[Extracted records]
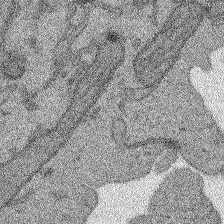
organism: Human
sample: HeLa cells
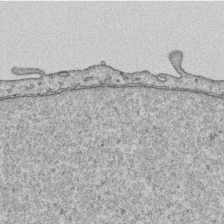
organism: Human
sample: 1205lu cells
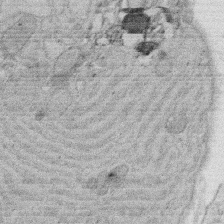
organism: Rat
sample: Salivary granule
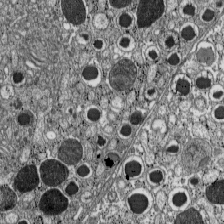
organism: C57BL Mouse
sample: Pancreatic islet
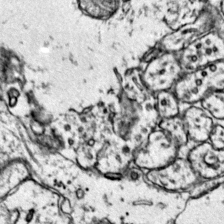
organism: Mouse
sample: Primary visual cortex
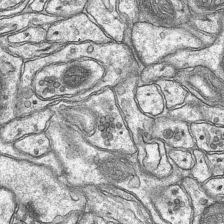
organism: Mouse
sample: CA1 Hippocampus
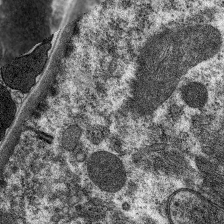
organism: C. elegans
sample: Pharynx
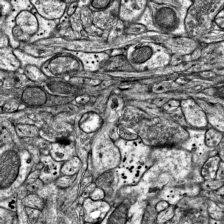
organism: Mouse
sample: Visual Cortex
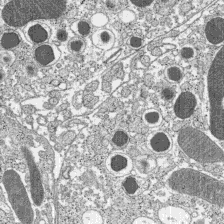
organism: C57BL Mouse
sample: Pancreatic islet
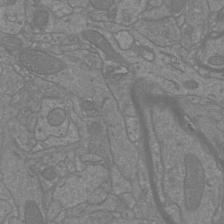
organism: Mouse
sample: Cortical neurons
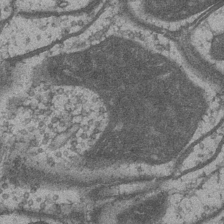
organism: Drosophila
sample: Optic medulla
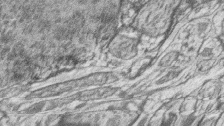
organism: Zebrafish
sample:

[What to produce]
When you copy the lines above, drop the pictures and keep everything else exact.

[Written solution]
organism: Human
sample: HeLa cells
organism: Human
sample: 1205lu cells
organism: Rat
sample: Salivary granule
organism: C57BL Mouse
sample: Pancreatic islet
organism: Mouse
sample: Primary visual cortex
organism: Mouse
sample: CA1 Hippocampus
organism: C. elegans
sample: Pharynx
organism: Mouse
sample: Visual Cortex
organism: C57BL Mouse
sample: Pancreatic islet
organism: Mouse
sample: Cortical neurons
organism: Drosophila
sample: Optic medulla
organism: Zebrafish
sample:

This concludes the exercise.